Protection des enfants placés : qu'est-ce qui va changer ?

Le projet de loi relatif à la protection des enfants a été adopté par l'Assemblée nationale. Il vise notamment à améliorer la prise en charge des mineurs confiés à l'Aide sociale à l'enfance (ASE) et prévoit l'interdiction des placements des enfants placés à l'hôtel.

Protection des enfants placés : qu'est-ce qui va changer ?
©  RETMEN-SIPA

[Mise à jour du 9 juillet à 15h01]. Les députés ont adopté en première lecture à l'unanimité le projet de loi relatif à la protection des enfants. Depuis plus d'un an, de nombreuses mesures ont déjà été mises en place pour protéger les jeunes de l'Aide sociale à l'enfance (ASE) avec notamment l'automatisation des bourses de l'enseignement supérieur, l'accès au logement étudiant, l'accompagnement personnalisé dès 17 ans avec la garantie jeune pour un accompagnement professionnel renforcé et une aide financière de 500 euros par mois. Ces mesures visent ainsi à lutter contre les sorties sèches des enfants placés une fois qu'ils atteignent leur majorité. Améliorer la vie quotidienne des enfants de l'ASE, tel est l'objectif de cette proposition de loi qui sera examiné au Sénat dans les prochains mois.

Prise en charge des enfants placés : que prévoit le projet de loi ?

Améliorer le quotidien des enfants placés

  • Interdiction d'hébergement des enfants placés à l'hôtel. Le gouvernement souhaite interdire l'accueil des mineurs dans les hôtels pour plus de sécurité. Ce type d'accueil avait été plusieurs fois dénoncé, notamment après l'assassinat de Jesse, un jeune homme de 17 ans confié à l'ASE, et tué dans un hôtel de Suresnes en 2019. Un décret détaillera alors les établissements qui seront interdits au placements des enfants comme les hôtels sociaux ou les hôtels touristiques, et précisera "les exceptions (urgence, mise à l'abri) strictement encadrées et limitées à deux mois au maximum avec des exigences renforcées d'accompagnement éducatif, afin d'éviter que des mineurs se retrouvent à la rue" précise le secrétariat d'Etat chargé de l'enfance et des familles dans un communiqué du 15 juin. 
  • L'inscription dans la loi de l'interdiction de la séparation des fratries
  • La garantie d'un accès prioritaire au logement social pour les anciens enfants de l'ASE
  • De garantir une solution d'accompagnement à chaque jeune de l'ASE atteignant 18 ans grâce à la garantie jeune et aux contrats jeunes majeurs
  • De donner la possibilité aux juges de désigner un avocat pour les enfants lorsque leur intérêt l'exige.
  • Le juge des enfants devra systématiquement être informé en cas de changement de lieu de placement de l'enfant afin qu'il puisse s'assurer que cette décision est prise dans l'intérêt de l'enfant.
  • Valorisation du métier des assistants familiaux, notamment par la détermination d'une rémunération minimale pour l'accueil d'un enfant
  • Le projet de loi prévoit également de réformer et redynamiser la gouvernance nationale de la protection de l'enfance.
  • Avant de placer un enfant à l'ASE, une recherche systématique permettra de confier l'enfant à une personne de son entourage, qu'il s'agisse de la famille proche (grands-parents, oncles et tantes...) ou des amis de la famille.

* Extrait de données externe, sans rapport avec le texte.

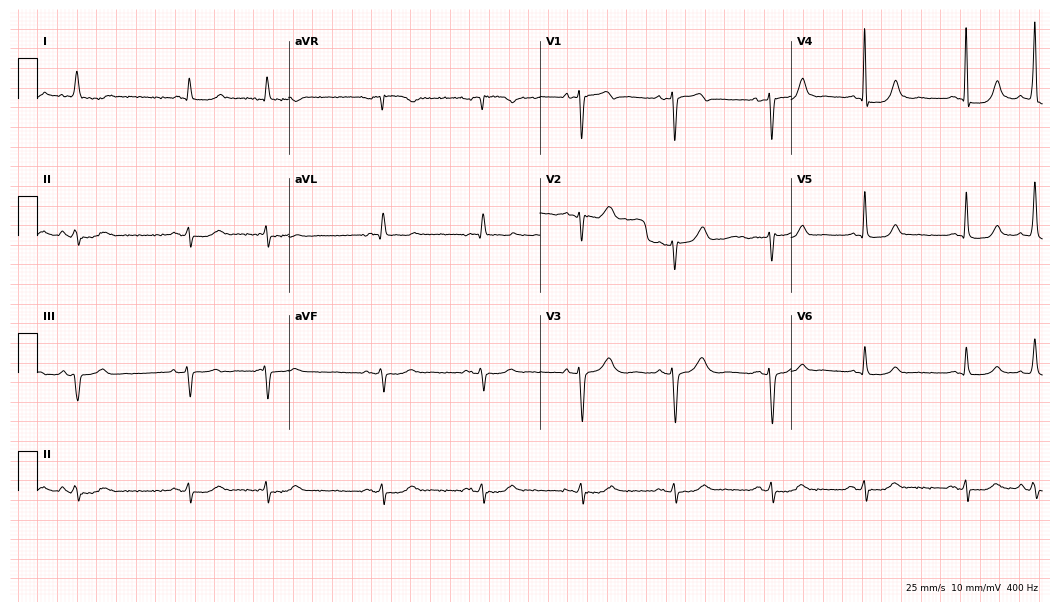
Standard 12-lead ECG recorded from a male, 76 years old. None of these six findings is recorded: first-degree AV block, right bundle branch block, left bundle branch block, sinus bradycardia, atrial fibrillation, sinus tachycardia.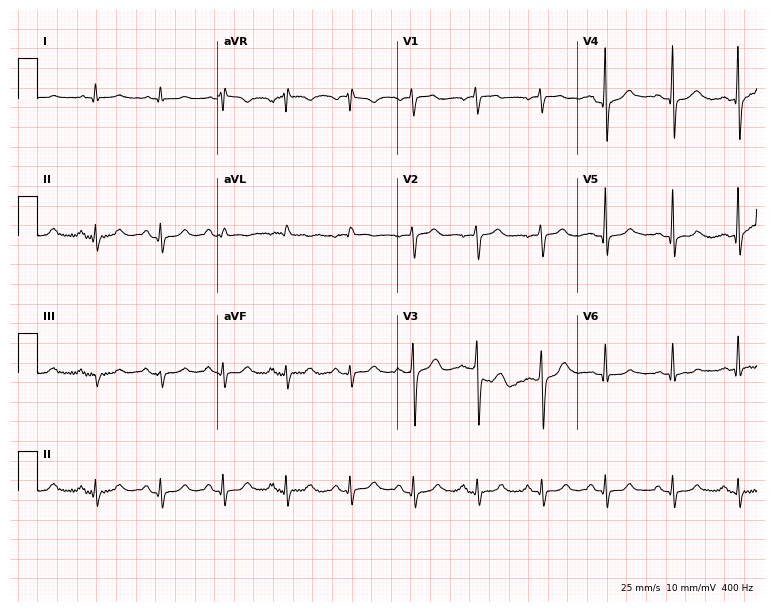
Resting 12-lead electrocardiogram (7.3-second recording at 400 Hz). Patient: a 60-year-old woman. None of these six findings is recorded: first-degree AV block, right bundle branch block, left bundle branch block, sinus bradycardia, atrial fibrillation, sinus tachycardia.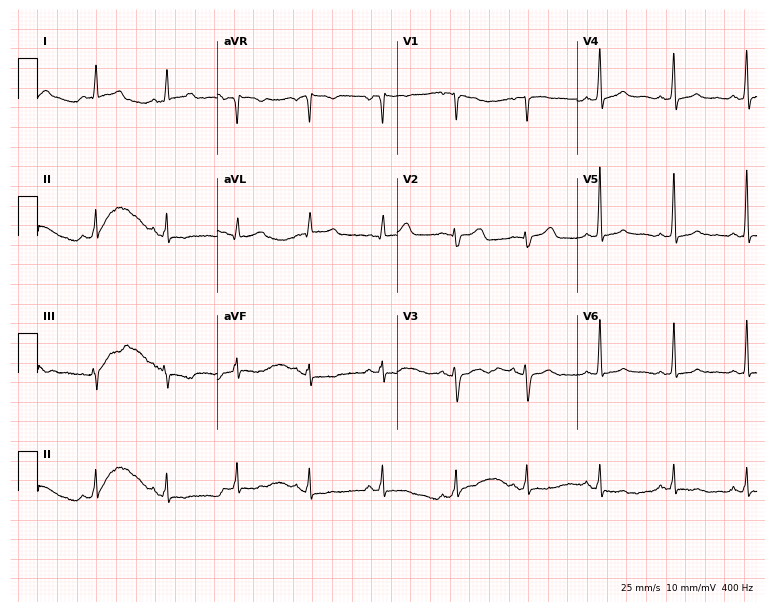
Standard 12-lead ECG recorded from a female, 36 years old. Read as a normal ECG.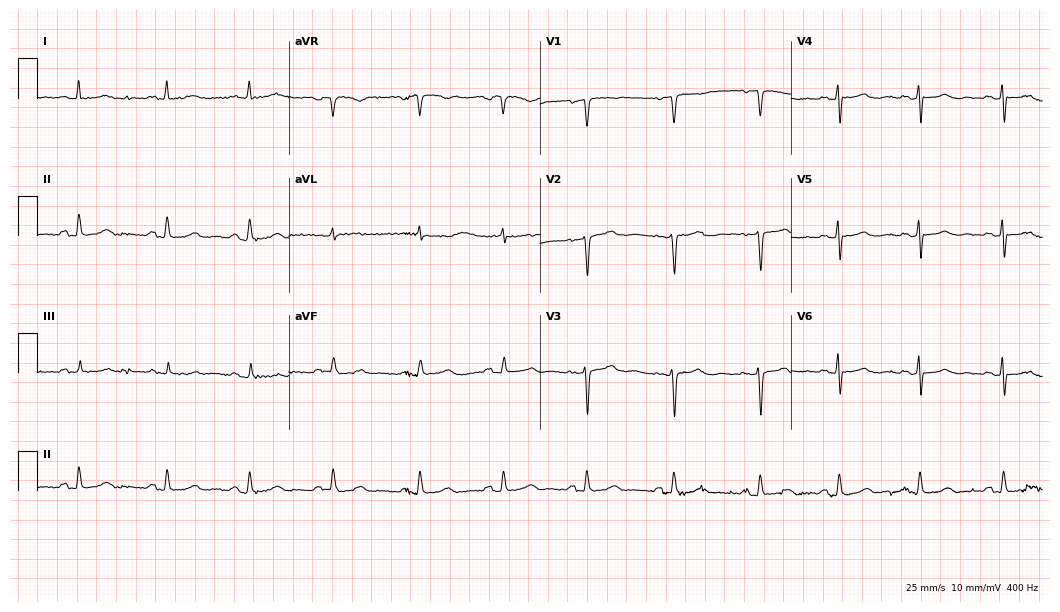
ECG — a woman, 47 years old. Screened for six findings — first-degree AV block, right bundle branch block (RBBB), left bundle branch block (LBBB), sinus bradycardia, atrial fibrillation (AF), sinus tachycardia — none is recorded. Findings outside these six are not listed.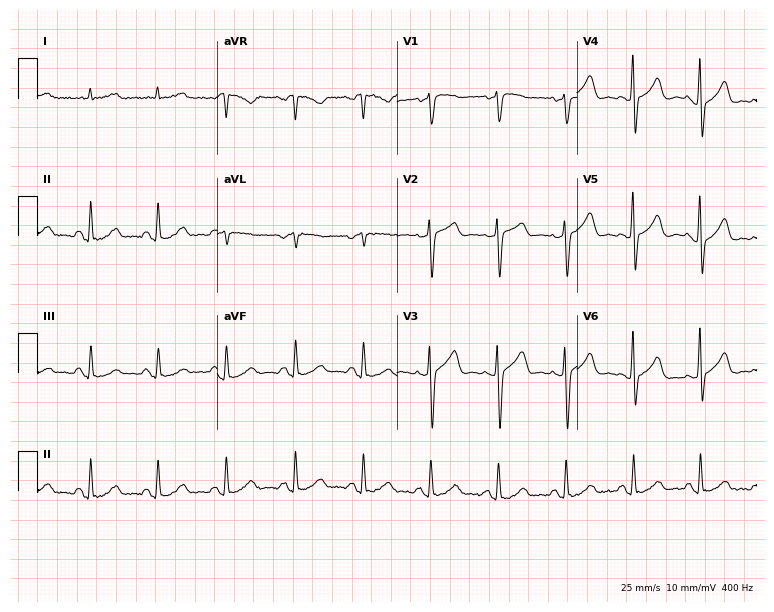
12-lead ECG from a male, 76 years old. No first-degree AV block, right bundle branch block, left bundle branch block, sinus bradycardia, atrial fibrillation or sinus tachycardia recorded for this tracing. Only these six findings were labelled.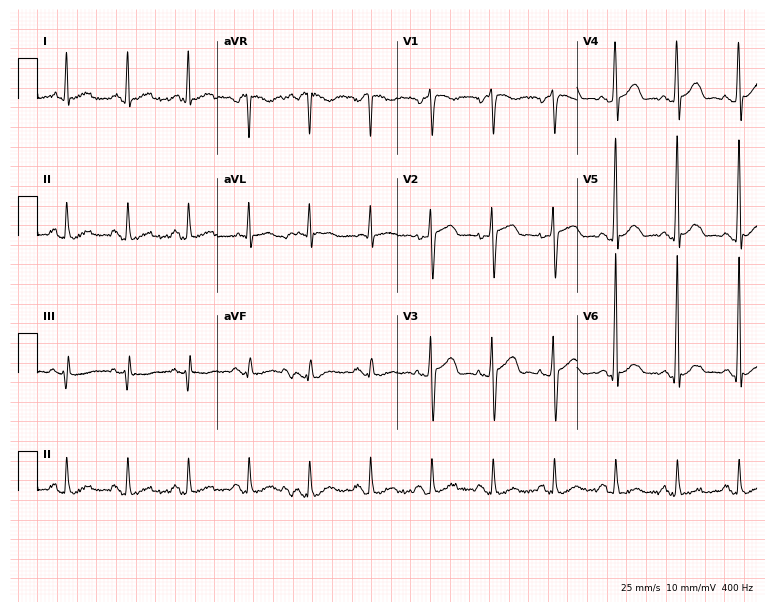
Standard 12-lead ECG recorded from a 58-year-old male. Read as a normal ECG.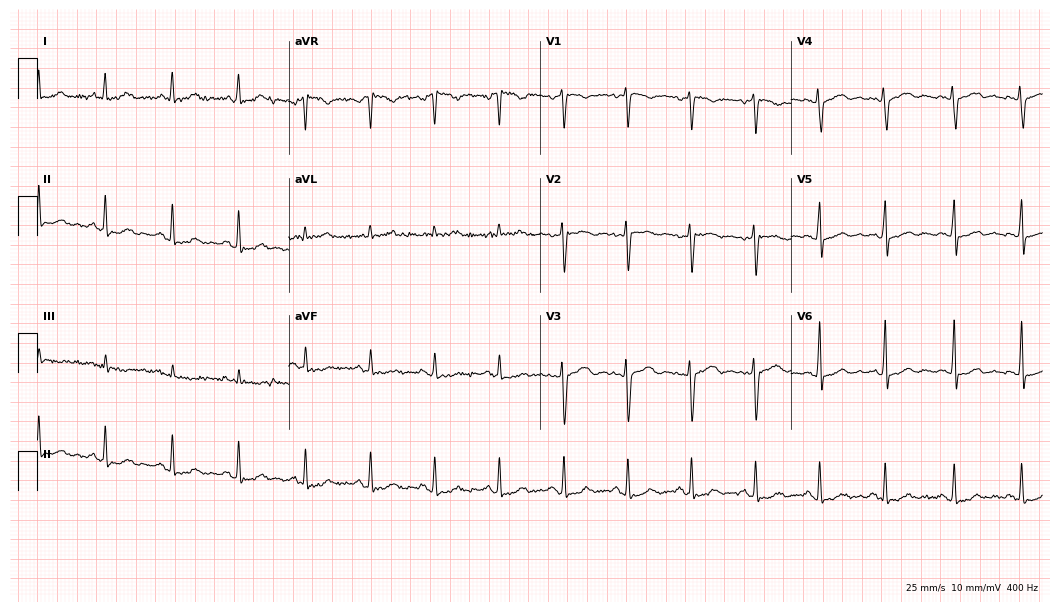
Standard 12-lead ECG recorded from a 27-year-old woman. None of these six findings is recorded: first-degree AV block, right bundle branch block (RBBB), left bundle branch block (LBBB), sinus bradycardia, atrial fibrillation (AF), sinus tachycardia. Only these six findings were labelled.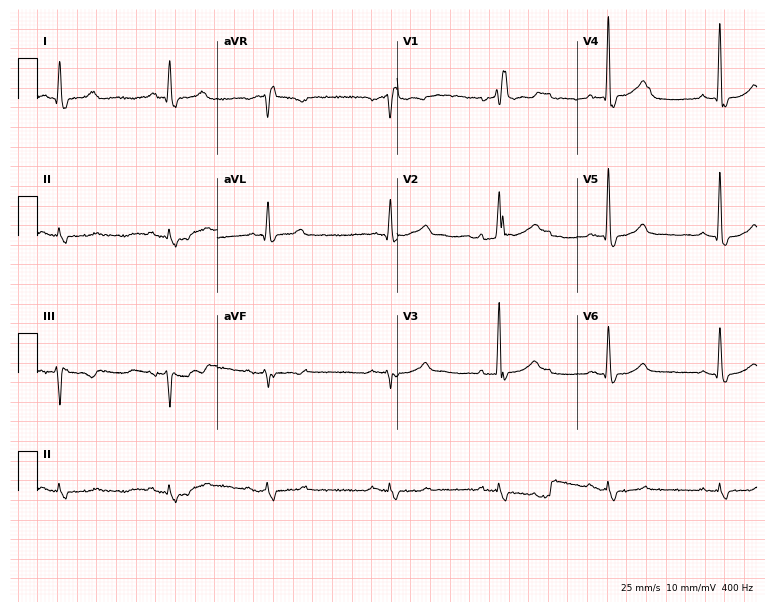
12-lead ECG (7.3-second recording at 400 Hz) from a 74-year-old male patient. Findings include right bundle branch block.

Assurer la sécurité des enfants placés

Le projet de loi prévoit aussi des contrôles stricts pour "garantir qu'aucune personne ayant été condamnée pour des infractions sexuelles ne puisse travailler au contact des enfants". La lutte contre la maltraitance est également un point essentiel de cette nouvelle stratégie. Un référent externe sera alors créé et pourra être saisi directement par les enfants. Enfin, les professionnels au contact des enfants seront mieux formés au repérage et à la remontée des situations préoccupantes comme les faits de violence.